Exercise goal ->
Each record must be written out again exactly. Skip any picture it contains.

Records for this task ->
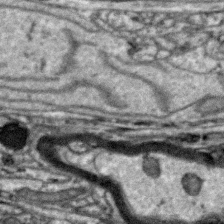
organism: Zebra finch
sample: Brain
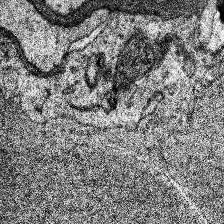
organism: Human
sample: Temporal Lobe
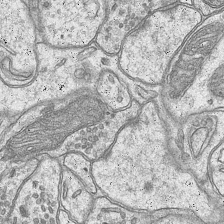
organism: Mouse
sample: CA1 Hippocampus
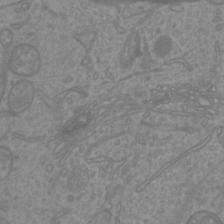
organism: Mouse
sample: Cortical neurons
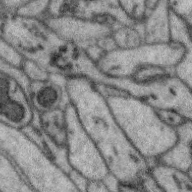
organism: Zebra finch
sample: Brain
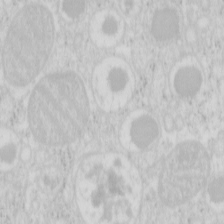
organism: Mouse
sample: Pancreas
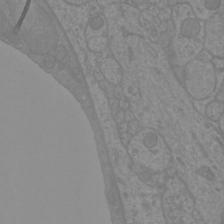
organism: Mouse
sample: Cortical neurons
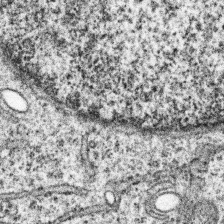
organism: Human
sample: HeLa cells
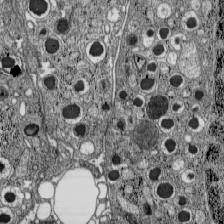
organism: C57BL Mouse
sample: Pancreatic islet
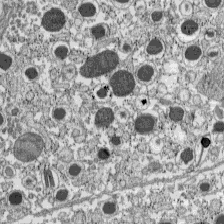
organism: C57BL Mouse
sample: Pancreatic islet
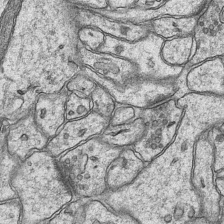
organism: Mouse
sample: CA1 Hippocampus
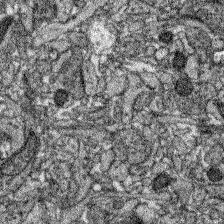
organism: Zebrafish
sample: Larval olfactory bulb
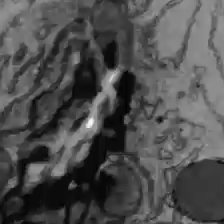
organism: C57BL Mouse
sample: Liver
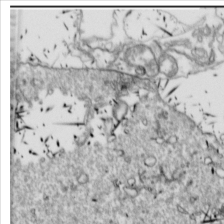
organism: Drosophila
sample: Cell division; meiosis; drosophila spermatocytes
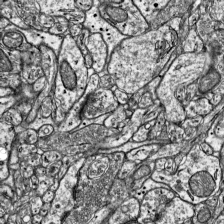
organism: Mouse
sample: Visual Cortex
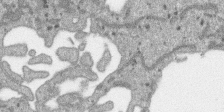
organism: Human
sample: Lung epithelial cells infected with SARS-CoV-2
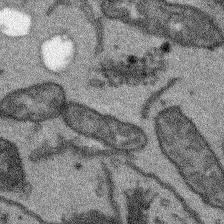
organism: Arabidopsis thaliana
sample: Root tip
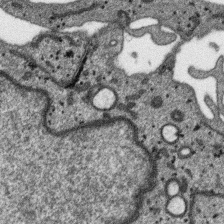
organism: Human
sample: Lung epithelial cells infected with SARS-CoV-2
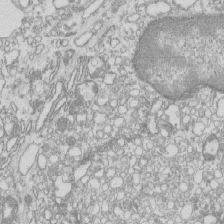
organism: Mouse
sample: Macrophages
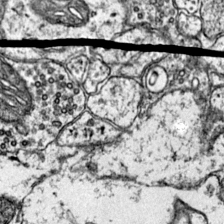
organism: Mouse
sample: Primary visual cortex
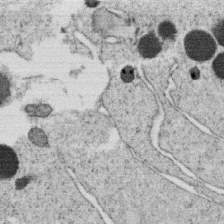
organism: C. elegans
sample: C. elegans oocyte; sperm cells
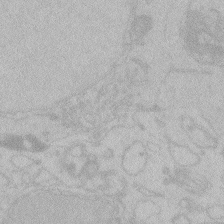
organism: Zebrafish
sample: Macrophage infected with Toxoplasma gondii
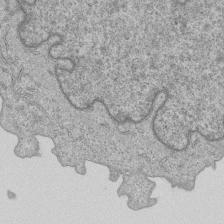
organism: Human
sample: MDA-MB-231 cells
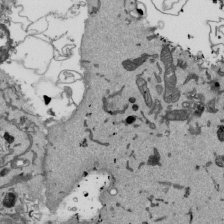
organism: Mouse
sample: ED-1 cell nuclei; centrioles
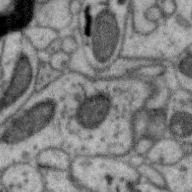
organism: Zebra finch
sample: Brain
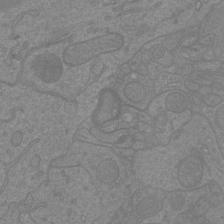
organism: Mouse
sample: Cortical neurons
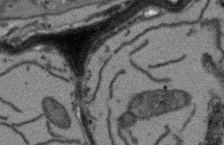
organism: Arabidopsis thaliana
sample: Root tip
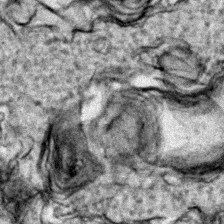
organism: Zebrafish
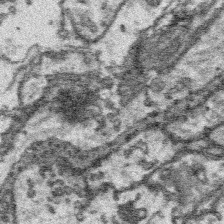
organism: Platynereis dumerilii
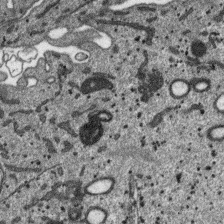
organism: Human
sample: Lung epithelial cells infected with SARS-CoV-2
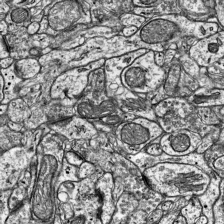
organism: Mouse
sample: Visual Cortex
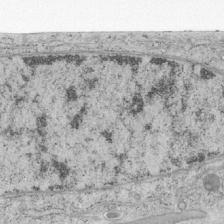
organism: Human
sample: HeLa cells
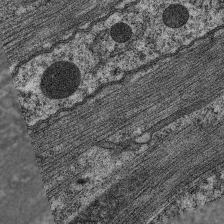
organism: C. elegans
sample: Pharynx
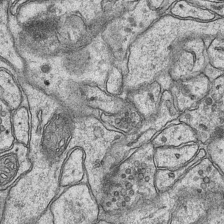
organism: Mouse
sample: CA1 Hippocampus
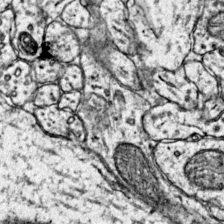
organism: Mouse
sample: Primary visual cortex

Completed exercise ->
organism: Zebra finch
sample: Brain
organism: Human
sample: Temporal Lobe
organism: Mouse
sample: CA1 Hippocampus
organism: Mouse
sample: Cortical neurons
organism: Zebra finch
sample: Brain
organism: Mouse
sample: Pancreas
organism: Mouse
sample: Cortical neurons
organism: Human
sample: HeLa cells
organism: C57BL Mouse
sample: Pancreatic islet
organism: C57BL Mouse
sample: Pancreatic islet
organism: Mouse
sample: CA1 Hippocampus
organism: Zebrafish
sample: Larval olfactory bulb
organism: C57BL Mouse
sample: Liver
organism: Drosophila
sample: Cell division; meiosis; drosophila spermatocytes
organism: Mouse
sample: Visual Cortex
organism: Human
sample: Lung epithelial cells infected with SARS-CoV-2
organism: Arabidopsis thaliana
sample: Root tip
organism: Human
sample: Lung epithelial cells infected with SARS-CoV-2
organism: Mouse
sample: Macrophages
organism: Mouse
sample: Primary visual cortex
organism: C. elegans
sample: C. elegans oocyte; sperm cells
organism: Zebrafish
sample: Macrophage infected with Toxoplasma gondii
organism: Human
sample: MDA-MB-231 cells
organism: Mouse
sample: ED-1 cell nuclei; centrioles
organism: Zebra finch
sample: Brain
organism: Mouse
sample: Cortical neurons
organism: Arabidopsis thaliana
sample: Root tip
organism: Zebrafish
organism: Platynereis dumerilii
organism: Human
sample: Lung epithelial cells infected with SARS-CoV-2
organism: Mouse
sample: Visual Cortex
organism: Human
sample: HeLa cells
organism: C. elegans
sample: Pharynx
organism: Mouse
sample: CA1 Hippocampus
organism: Mouse
sample: Primary visual cortex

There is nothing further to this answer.